Alternativa D — ❌ Incorreta
A Advocacia Pública pode, sim, instaurar procedimento de mediação coletiva, conforme a Lei 13.140/2015 (art. 32). No entanto, a participação do Ministério Público não é necessária (a alternativa diz "deverá, necessariamente, participar"). O MP participa quando houver interesse público, mas não é condição obrigatória para a validade do procedimento. Além disso, o acordo obtido pode constituir título executivo extrajudicial, mas nem todo acordo o é; depende do cumprimento dos requisitos legais. A redação da alternativa é excessivamente categórica.
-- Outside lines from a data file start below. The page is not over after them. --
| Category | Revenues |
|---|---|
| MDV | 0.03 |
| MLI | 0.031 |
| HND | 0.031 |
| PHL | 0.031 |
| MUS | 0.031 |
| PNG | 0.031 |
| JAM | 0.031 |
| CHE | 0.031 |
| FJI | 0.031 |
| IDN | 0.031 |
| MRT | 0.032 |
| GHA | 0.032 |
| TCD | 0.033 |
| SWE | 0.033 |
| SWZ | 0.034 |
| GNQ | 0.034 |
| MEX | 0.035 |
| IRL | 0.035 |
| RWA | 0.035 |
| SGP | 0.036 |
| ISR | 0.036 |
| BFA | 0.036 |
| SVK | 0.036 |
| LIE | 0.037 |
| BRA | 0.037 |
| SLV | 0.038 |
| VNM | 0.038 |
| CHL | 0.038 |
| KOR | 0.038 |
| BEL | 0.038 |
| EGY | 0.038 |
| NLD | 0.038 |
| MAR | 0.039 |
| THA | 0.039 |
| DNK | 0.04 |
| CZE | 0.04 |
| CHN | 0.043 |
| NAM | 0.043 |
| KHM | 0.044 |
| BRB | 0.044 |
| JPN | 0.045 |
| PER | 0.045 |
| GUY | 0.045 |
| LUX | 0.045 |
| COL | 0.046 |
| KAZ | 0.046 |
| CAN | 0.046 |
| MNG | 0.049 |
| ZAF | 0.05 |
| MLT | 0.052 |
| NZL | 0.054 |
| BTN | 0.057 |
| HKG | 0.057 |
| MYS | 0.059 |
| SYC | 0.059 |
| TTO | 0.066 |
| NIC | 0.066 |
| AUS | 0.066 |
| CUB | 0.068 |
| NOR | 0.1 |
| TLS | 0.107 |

Alternativa E — ❌ Incorreta
A Lei 13.140/2015, ao tratar das câmaras de prevenção e resolução administrativa de conflitos (arts. 32 e 33), inclui expressamente em sua competência a resolução de conflitos que envolvam equilíbrio econômico-financeiro de contratos celebrados pela administração com particulares. O §1º do art. 32 exclui apenas controvérsias que somente possam ser resolvidas por atos sujeitos a autorização do Poder Legislativo. As questões de reequilíbrio econômico-financeiro são, em regra, passíveis de análise pelas câmaras. Portanto, a alternativa está errada ao afirmar que tais matérias não se incluem na competência.
NÃO CAIA NESSA!
A banca explora a troca entre presunção absoluta e relativa (alternativa C) e a obrigatoriedade do MP na mediação coletiva (alternativa D). Memorize: na investigação de paternidade, a recusa ao DNA gera presunção relativa (juris tantum); o MP é ouvido em mediação de direitos indisponíveis, mas não em toda mediação coletiva.